EXERCISE DETAILS:
Return each of the entries below word for word.

☆ ☆ ☆ ☆

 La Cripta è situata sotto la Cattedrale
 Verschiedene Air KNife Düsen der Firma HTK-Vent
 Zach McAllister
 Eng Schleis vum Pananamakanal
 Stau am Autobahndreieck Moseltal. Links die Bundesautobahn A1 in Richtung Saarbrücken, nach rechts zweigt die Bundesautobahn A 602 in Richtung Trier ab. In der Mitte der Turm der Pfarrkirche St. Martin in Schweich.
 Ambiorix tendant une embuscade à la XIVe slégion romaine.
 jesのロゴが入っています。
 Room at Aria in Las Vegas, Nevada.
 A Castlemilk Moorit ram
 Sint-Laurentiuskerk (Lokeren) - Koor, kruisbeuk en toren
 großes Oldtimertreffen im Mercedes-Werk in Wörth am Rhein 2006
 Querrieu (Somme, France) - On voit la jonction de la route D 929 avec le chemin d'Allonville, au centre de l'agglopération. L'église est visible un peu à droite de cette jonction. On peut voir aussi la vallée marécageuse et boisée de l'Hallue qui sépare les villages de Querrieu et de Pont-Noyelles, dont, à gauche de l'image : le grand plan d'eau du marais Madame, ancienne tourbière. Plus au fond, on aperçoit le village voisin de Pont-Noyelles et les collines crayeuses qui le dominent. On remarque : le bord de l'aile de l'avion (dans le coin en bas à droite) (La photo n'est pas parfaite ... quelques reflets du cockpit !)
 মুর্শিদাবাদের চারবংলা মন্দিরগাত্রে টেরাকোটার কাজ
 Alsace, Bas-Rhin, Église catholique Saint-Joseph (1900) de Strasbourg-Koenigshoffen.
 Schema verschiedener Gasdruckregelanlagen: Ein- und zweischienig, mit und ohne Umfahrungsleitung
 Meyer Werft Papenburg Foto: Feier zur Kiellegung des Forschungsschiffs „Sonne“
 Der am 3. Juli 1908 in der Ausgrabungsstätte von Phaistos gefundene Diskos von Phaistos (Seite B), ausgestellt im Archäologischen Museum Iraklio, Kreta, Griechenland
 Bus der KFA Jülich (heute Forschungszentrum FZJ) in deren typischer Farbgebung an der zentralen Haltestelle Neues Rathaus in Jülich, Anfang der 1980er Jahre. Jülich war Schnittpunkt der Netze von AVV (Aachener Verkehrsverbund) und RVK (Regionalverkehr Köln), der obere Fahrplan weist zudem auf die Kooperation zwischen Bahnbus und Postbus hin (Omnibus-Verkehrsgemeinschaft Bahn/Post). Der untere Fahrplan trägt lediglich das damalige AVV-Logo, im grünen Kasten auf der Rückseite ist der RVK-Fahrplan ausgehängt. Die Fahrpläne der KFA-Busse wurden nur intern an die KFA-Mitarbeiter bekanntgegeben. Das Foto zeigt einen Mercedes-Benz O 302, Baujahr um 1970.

☆ ☆ ☆ ☆

WRITTEN ANSWER:
 La Cripta è situata sotto la Cattedrale
 Verschiedene Air KNife Düsen der Firma HTK-Vent
 Zach McAllister
 Eng Schleis vum Pananamakanal
 Stau am Autobahndreieck Moseltal. Links die Bundesautobahn A1 in Richtung Saarbrücken, nach rechts zweigt die Bundesautobahn A 602 in Richtung Trier ab. In der Mitte der Turm der Pfarrkirche St. Martin in Schweich.
 Ambiorix tendant une embuscade à la XIVe slégion romaine.
 jesのロゴが入っています。
 Room at Aria in Las Vegas, Nevada.
 A Castlemilk Moorit ram
 Sint-Laurentiuskerk (Lokeren) - Koor, kruisbeuk en toren
 großes Oldtimertreffen im Mercedes-Werk in Wörth am Rhein 2006
 Querrieu (Somme, France) - On voit la jonction de la route D 929 avec le chemin d'Allonville, au centre de l'agglopération. L'église est visible un peu à droite de cette jonction. On peut voir aussi la vallée marécageuse et boisée de l'Hallue qui sépare les villages de Querrieu et de Pont-Noyelles, dont, à gauche de l'image : le grand plan d'eau du marais Madame, ancienne tourbière. Plus au fond, on aperçoit le village voisin de Pont-Noyelles et les collines crayeuses qui le dominent. On remarque : le bord de l'aile de l'avion (dans le coin en bas à droite) (La photo n'est pas parfaite ... quelques reflets du cockpit !)
 মুর্শিদাবাদের চারবংলা মন্দিরগাত্রে টেরাকোটার কাজ
 Alsace, Bas-Rhin, Église catholique Saint-Joseph (1900) de Strasbourg-Koenigshoffen.
 Schema verschiedener Gasdruckregelanlagen: Ein- und zweischienig, mit und ohne Umfahrungsleitung
 Meyer Werft Papenburg Foto: Feier zur Kiellegung des Forschungsschiffs „Sonne“
 Der am 3. Juli 1908 in der Ausgrabungsstätte von Phaistos gefundene Diskos von Phaistos (Seite B), ausgestellt im Archäologischen Museum Iraklio, Kreta, Griechenland
 Bus der KFA Jülich (heute Forschungszentrum FZJ) in deren typischer Farbgebung an der zentralen Haltestelle Neues Rathaus in Jülich, Anfang der 1980er Jahre. Jülich war Schnittpunkt der Netze von AVV (Aachener Verkehrsverbund) und RVK (Regionalverkehr Köln), der obere Fahrplan weist zudem auf die Kooperation zwischen Bahnbus und Postbus hin (Omnibus-Verkehrsgemeinschaft Bahn/Post). Der untere Fahrplan trägt lediglich das damalige AVV-Logo, im grünen Kasten auf der Rückseite ist der RVK-Fahrplan ausgehängt. Die Fahrpläne der KFA-Busse wurden nur intern an die KFA-Mitarbeiter bekanntgegeben. Das Foto zeigt einen Mercedes-Benz O 302, Baujahr um 1970.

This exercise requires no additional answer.